The range of books available at the moment is somewhat limited, but hopefully it will increase over time, and it will make eBooks and readers even more useful for those who are unable to get to a library during opening hours. Obviously, there are potentially very significant benefits for the disabled who might not be able to get to a library at all, but even the able-bodied but busy can find the service useful too.
Many libraries around the UK operate an e-lending service in association with Overdrive, who also operate some bookstores. You can find your own library by searching at http://search.overdrive.com/ – my local Hackney library is included, though so far the collection of books is small, and I found it a little fiddly downloading a book and copying it to my Sony Reader – something that’s likely because I use a Mac, and the Mac version of Adobe Digital Editions doesn’t support transfer to the reader. In practice though, the system works, and works quite well.
Clouds on the horizon
Last month, the Publisher’s Association set down ‘baseline guidance’ on what libraries should expect when they offer eBooks for lending. That guidance says, in essence, that if you want to borrow an eBook, you’ll have to go to your library in person and download it on to your device there.

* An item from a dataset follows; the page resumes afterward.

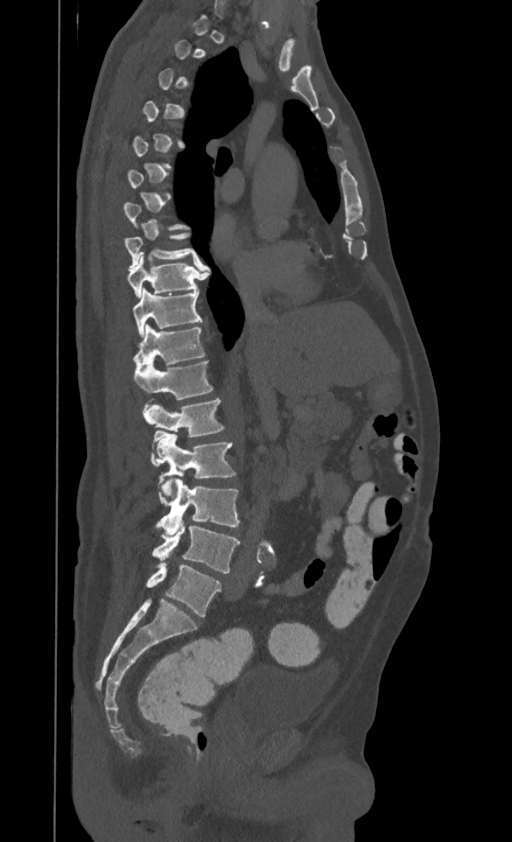 Spine computed tomography; sagittal view; bone-window reconstruction; 512x842 px
Box values are [left, top, right, bottom] in pixels.
Not every vertebra on this slice has a box: a vertebra is boxed only from the first to the last slice where its cross-section is at least a third of its largest, and this slice is outside that range for at least one of them.
In this scan, the topmost labeled vertebra is T1 and the lowest is L4.
{"vertebrae":{"T8":[124,233,198,268],"T9":[127,253,205,296],"T10":[132,289,201,336],"T11":[133,324,205,366],"T12":[135,360,213,399],"L1":[144,399,223,436],"L2":[152,430,235,495],"L3":[155,478,239,536],"L4":[152,520,239,573]}}

You don’t need to think too hard to see that this could, effectively rule out e-lending for many people, including some of those to whom it offers the most benefit.

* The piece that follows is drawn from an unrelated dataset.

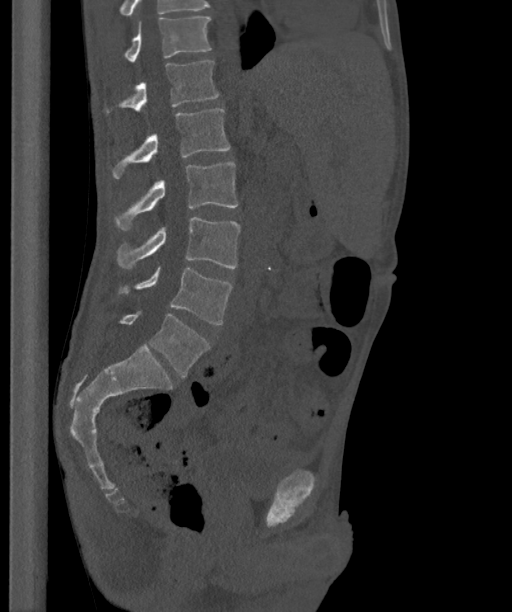 CT, spine. 363 mm image width. sagittal view
Boxes: x1 y1 x2 y2 (pixel coords, space-separated). In this scan, the topmost labeled vertebra is T12 and the lowest is L6. In these labels the spine has an L6, a sixth lumbar vertebra below L5. The labeled vertebrae in this slice are: T12 at 124 17 212 61, L1 at 104 61 219 113, L2 at 111 108 230 178, L3 at 115 162 237 230, L4 at 117 217 240 268, L5 at 117 267 232 324, L6 at 118 311 209 377.

Campaign group Voices for the Library described the policy as “potentially catastrophic for ebook provision in public libraries” and told me they were particularly concerned about the impact on disabled people.
For their part, the Publishers Association stress the guidance is not a line in the sand – publishers are free to allow ‘remote downloading’ of their titles if they wish, and they’re confident that solutions can be found for disabled users, too, perhaps by registering only certain users for access to remote downloading.
Why has this happened?
The catalyst – though the Publishers’ Association stress that it’s not a direct cause – would seem to be an incident in which library books were downloaded in China. In fact, hearing the report on the BBC Radio 4 PM programme, you might be forgiven for thinking that this was a widespread issue with remote lending.

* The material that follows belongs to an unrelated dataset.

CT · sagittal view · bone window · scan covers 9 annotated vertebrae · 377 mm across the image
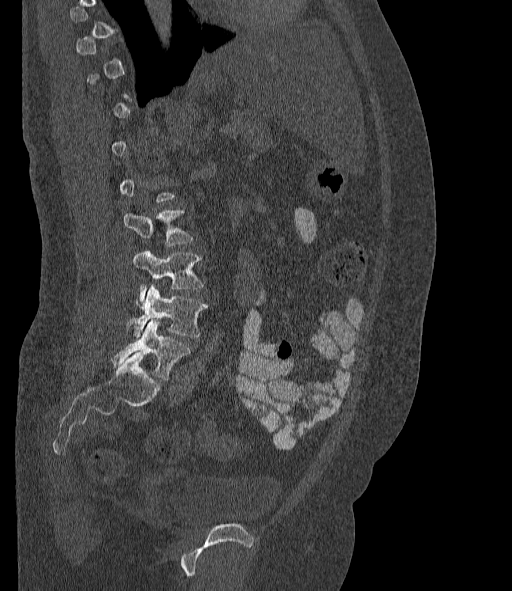
Boxes below are [x1, y1, x2, y2] in pixels.
Not every vertebra on this slice has a box: a vertebra is boxed only from the first to the last slice where its cross-section is at least a third of its largest, and this slice is outside that range for at least one of them.
The labels name a sixth lumbar vertebra for this spine: L6, after L5.
{"vertebrae":{"L3":[123,211,192,246],"L4":[133,251,203,296],"L5":[126,285,207,337],"L6":[113,319,190,379]}}

According to Overdrive, that’s not the case, and there was just one incident, which was resolved swiftly. Overdrive works on the principle of one copy, one lender – so if a library has one electronic copy of a book, and someone else already has it signed out, no one else can borrow it until the rental period has expired, just like with printed book.
Accepting that there was just one case, when I talked to Richard Mollet, Publishers’ Association CEO, he stressed that the real issue was not that remote downloading happened, but that there was an assumption on the part of the library concerned that it would be ok if anyone were able to remotely lend, and their chief concern is that that could be “enormously damaging to the retail part of the market.” It was, in effect, a reminder of the need to have “sensible and reasonable” policies in place.
Full statements from both Richard Mollet, and Overdrive’s CEO Steve Potash, are at the end of The Bookseller article mentioned above.
Other library solutions
Meanwhile, some publishers are looking at other solutions for libraries. Public Library Online is a system backed by publishers like Bloomsbury and Canongate, and uses a Flash interface to allow access to books via the browser.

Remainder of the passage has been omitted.